Mengenang Chairil Anwar, Membaca Puisi Chairil di Tembi

Mengenang Chairil Anwar, Membaca Puisi Chairil di Tembi

Nama Chairil Anwar tentulah dikenal secara luas. Bahkan, generasi yang sudah tidak mengenali hidup Chairil Anwar, sudah terbiasa membacakan puisi-puisi karya Chairil Anwar. Kalimat ‘Aku ini binatang jalang’ seringkali dikutip untuk kepentingan lain. Sabtu (28/4) lalu, di Tembi Rumah Budaya, untuk mengenang Chairil Anwar diselenggarakan ‘Malam Chairil Anwar’ dengan tajuk ‘Membaca Puisi Menggugah Hati Petinggi dan Politisi’.

Yang tampil membaca, sebagian besar adalah orang-orang yang sehari-hari tidak bergelut dengan puisi. Bahkan, ada yang baru pertamakali, dalam ‘Malam Chairil Anwar’ membaca puisi, seperti dikatakan oleh Ketua Kejaksaan Negeri Bantul, Retno Harjanti, yang membacakan puisi berjudul ‘ Hukum’.

“Saya sudah terbiasa membaca tuntutan, tetapi untuk membaca puisi baru pertama kali ini saya lakukan’ kata Retno Harjanti.

Hal yang sama juga dialami oleh Ratu Hemas, yang membacakan puisi karya Chairil Anwar yang berjudul ‘Penerimaan’. Kanjeng Ratu Hemas mengaku baru pertama kali membaca puisi dan, bagi Kanjeng Ratu, hal ini merupakan tantangan tersendiri.

“Semoga saya bisa berhasil dalam membaca” katanya.

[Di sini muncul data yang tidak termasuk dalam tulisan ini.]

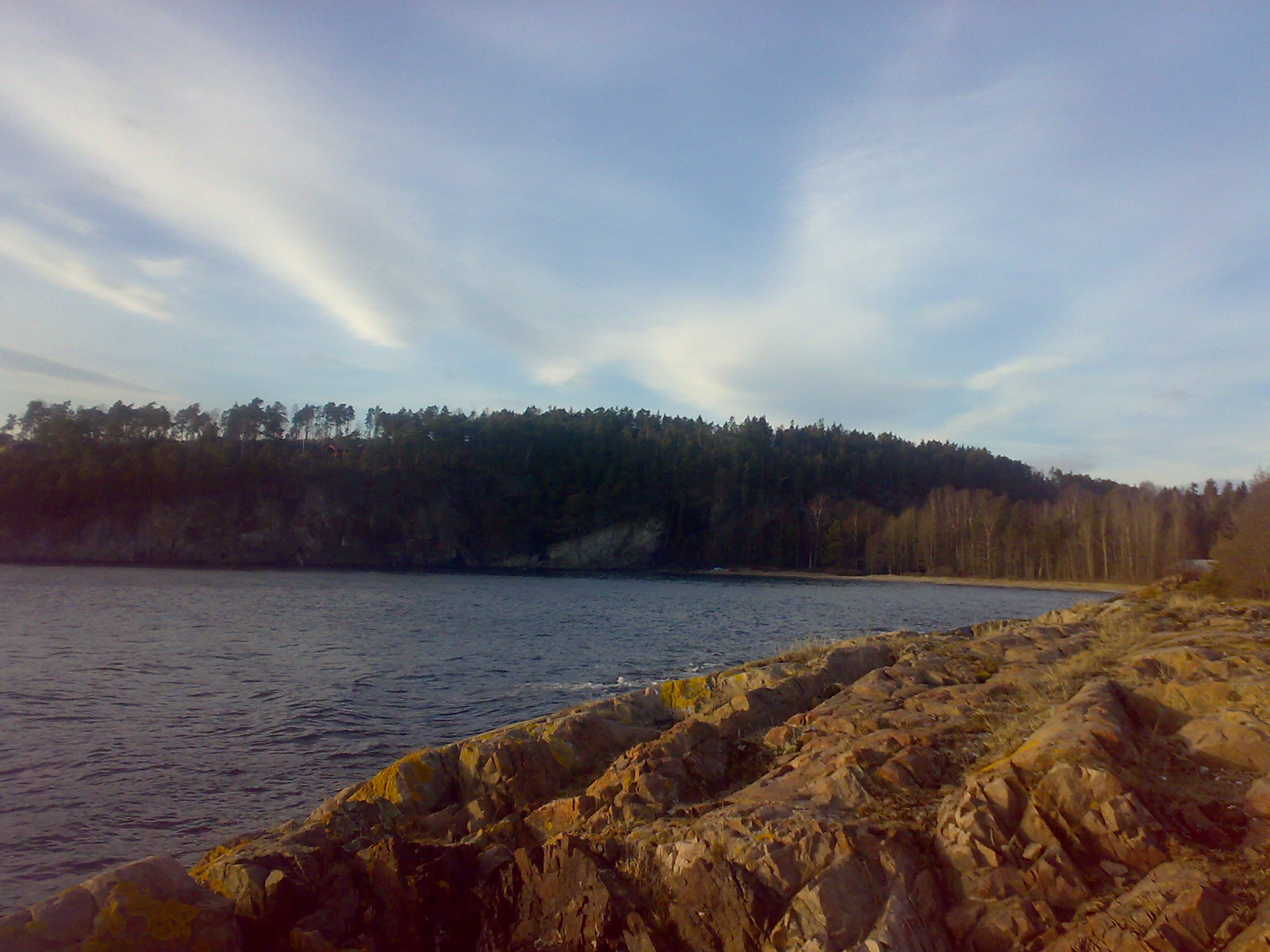 Ersvika, Hurum, norway

Mengenang Chairil Anwar, Membaca Puisi Chairil di Tembi

Beberapa pejabat negara, yang hadir dan membacakan puisi diantaranya, Haris Semendawai, ketua LPSK, Imam Anshori Shaleh, wakil Ketua Komisi Yudisial dan Budi Santosa, anggota Ombusman pusat. Politisi yang hadir dan ikut membaca, Fadli Zon. Haris Semendawai membacakan puisi karya Chairil Anwar yang berjudul ‘Diponegoro’. Imam Anshori Saleh membacakan puisi berjudul ‘Siap Sedia’ dan Fadli Zon memilih puisi yang berjudul ‘Kerawang-Bekasi’ untuk dibacakan.

Dewi Hartati, Kapolres Bantul membacakan puisi yang berjudul ‘Prajurit Jaga Malam’. Bagi Dewi Hartati, pilihan puisi untuknya, agaknya memang diperuntukan bagi prajurit yang siap untuk bertugas, Tustiyani, ketua DPRD Bantul, membacakan puisi karya Chairil Anwar yang berjudul ‘Pemberi tahu’.

Tampil juga, seorang aktor dan penyair, Landung Simatupang, yang sedianya akan membacakan 2 puisi Chairil Anwar masing-masing berjudul ‘Kerawang-Bekasi’ dan ‘Perjanjian Dengan Bung Karno’. Karena dua puisi sudah dibacakan pembaca lain, Landung memilih membacakan puisi yang berjudul ‘Cerita Buat Dien Tamela’. Yang khas dari Landung, dia selalu memukau setiap membaca puisi. Orang akan kagum melihat Landung membaca puisi. Pada ‘Malam Chairil Anwar’, penampilan Landung memukau seluruh hadirin yang hadir.

Dari sejumlah pembaca yang tampil dan pengunjung yang melihat pertunjukkan, setidaknya kita bisa tahu, bahwa Chairil Anwar dikenal oleh ragam lapisan masyarakat yang berasal dari generasi berbeda. Bahkan kebanyakan, hadirin yang hadir adalah mereka yang ketika Chairil Anwar meninggal pada 28 April 1949 belum lahir, atau kalaupun sudah lahir masih kecil, barangkalu usia 1 tahun, atau tanggal lahirnya persis pada hari kematian Chairil Anwar.

Mengenang Chairil Anwar, Membaca Puisi Chairil di Tembi

Pembaca yang lain, kecuali dari kalangan pengacara adalah dari akademisi sekaligus aktivis, ialah Arie Sudjito, dosen jurusan sosiologi Fisip UGM dan Zaenal Arifin Mochtar, direktur Pukat UGM.

Selain pembacaan puisi, ada pentas tari yang menafsirkan puisi Chairil Anwar berjudul ‘Aku’, Kinanthi Sekar Rahina, Mila Rosita dan penari topeng melakukan kolaborasi membuat karya tari dari puisi karya Chairil Anwar.

Fombi, forum musik Tembi, tidak ketinggalan menggubah empat puisi Chairil Anwar menjadi lagu, misalnya ‘Sajak Putih’ dan ‘Yang terempas dan yang putus’. Penampilan musikalisasi puisi dari Fombi, yang memainkan gitar dan piono, memberikan warna pertunjukkan untuk mengenang Chairil Anwar.